“王将军过奖了,张将军智勇双全,曾用孔明‘空城计’智退吐蕃,末将佩服、佩服。”
一边说话一边打量起张守珪:三旬开外,虎背熊腰,魁梧异常,魁梧异常,眉如利剑,目似寒星,手使一杆镔铁银枪,威风凛。
张守珪眉梢一喜,盛赞道:“果不愧是秦家锏法的传人,游龙出鞘,威震天下,更兼吴将军智勇又全,初次出战,就立下大功,如武神孙武在世,吴将军,前途不可估量也!”
“王将军,我立下了大功。

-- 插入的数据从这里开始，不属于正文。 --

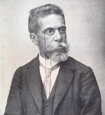 Machado de Assis at 57
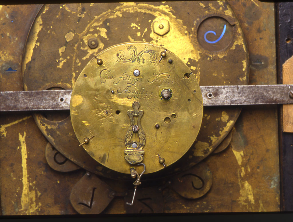 Cassa in legno nero con fregi in ottone e cornici dorate, ai lati due colonne a torciglione con capitelli in bronzo. Quadrante in metallo dipinto con al centro scena che rappresenta Atlante che regge la sfera celeste. Disco delle ore in ottone dipinto, con ore traforate in cifre arabe a cartigli con catenella. Semicerchio dei minuti con i quarti traforati in cifre latine. Movimento in ottone a platine circolari con colonne tornite. Conoide a budello, scappamento a verga regolato da pendolo con forchetta. Modalità d'uso Tipologia di orologia inventata dai fratelli Campani per esaudire il desiderio di papa Alessandro VII che desiderava leggere l'ora nell'oscurità della notte. I cartellini delle ore, intagliati e disposti su una catenella, scorrono dietro ad un finestrella del quadrante. La finestrella è illuminata da una piccola candela, posta all'interno della cassa, in modo da visualizzare le ore. Un foro nella parte superiore della cassa permette la fuoriuscita del fumo.
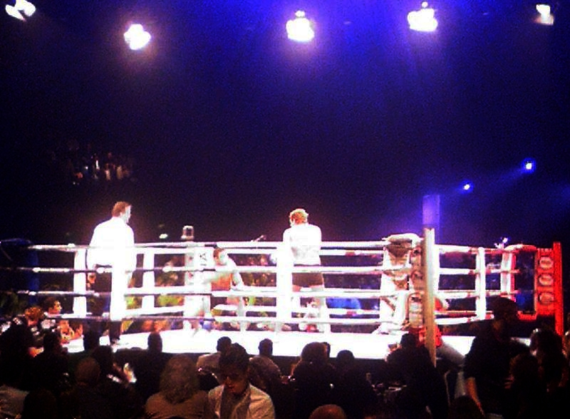 Alexander Emeilanenko op PRIDE & HONOR 2006, Ahoy', Rotterdam, NederlandAlexander Emeilanenko during PRIDE & HONOR 2006, Ahoy', Rotterdam, Netherlands
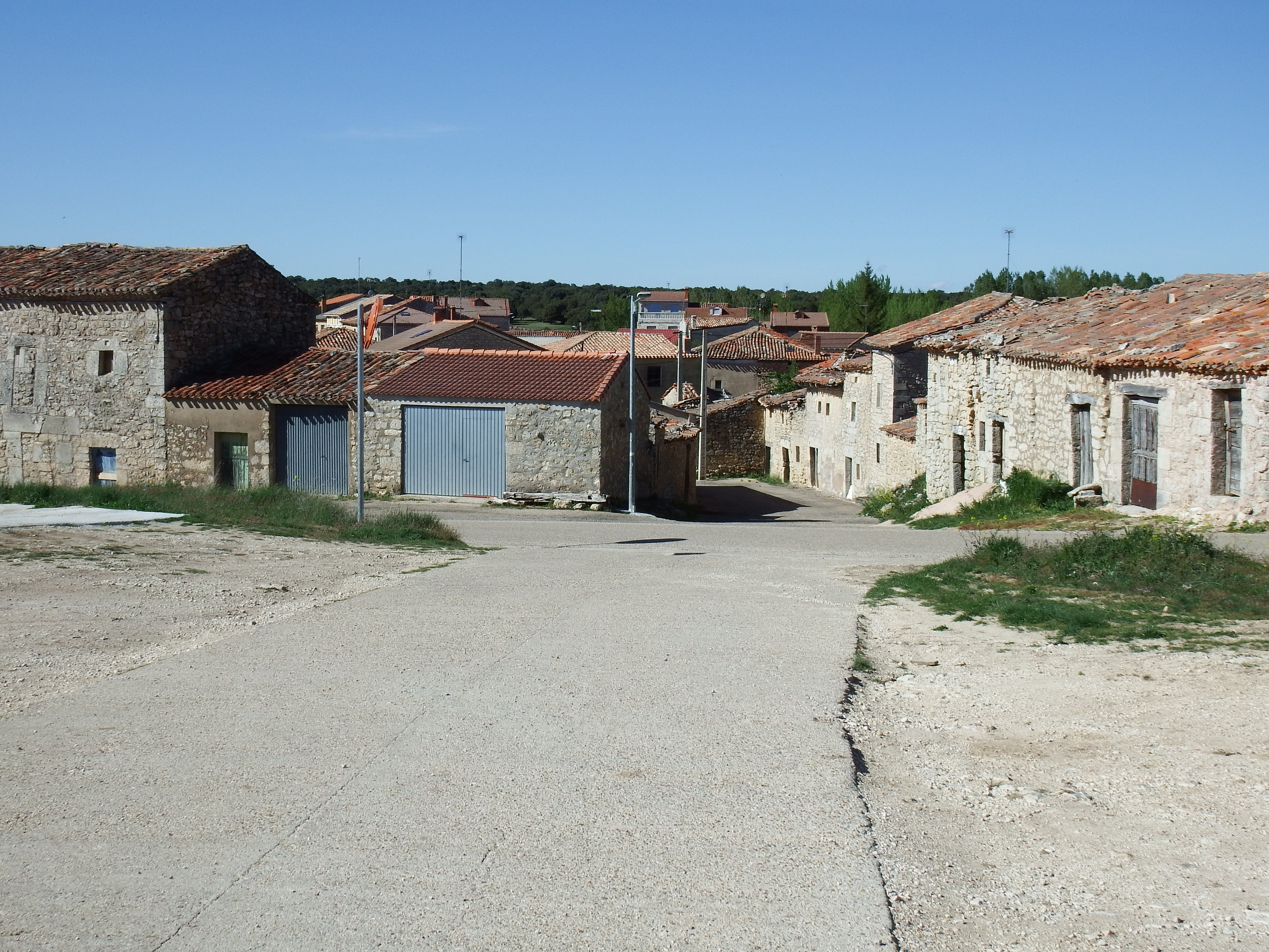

”
三人聊得正酣,薛畅策马狂奔而来,他手里提着一颗血淋淋的人头,横刀挑着一顶金盔,五十名亲兵家将紧随其后。
薛畅像得了宝贝似地将人头拎在王海宾面前,像中了彩似地欢喜道:“王将军,末将把六指乡弥洪砍了,得给我记大功一件。”
张守珪拍马上前,定睛一看,开怀大笑道:“这位小将军,你中了六指乡弥洪的金蝉脱壳之计了,这是他的部将扎哈。”
三人开怀大笑,薛畅似霜打了的茄子蔫了下去,突然抽出横刀,一声怒喝,将扎哈的人头劈成两半。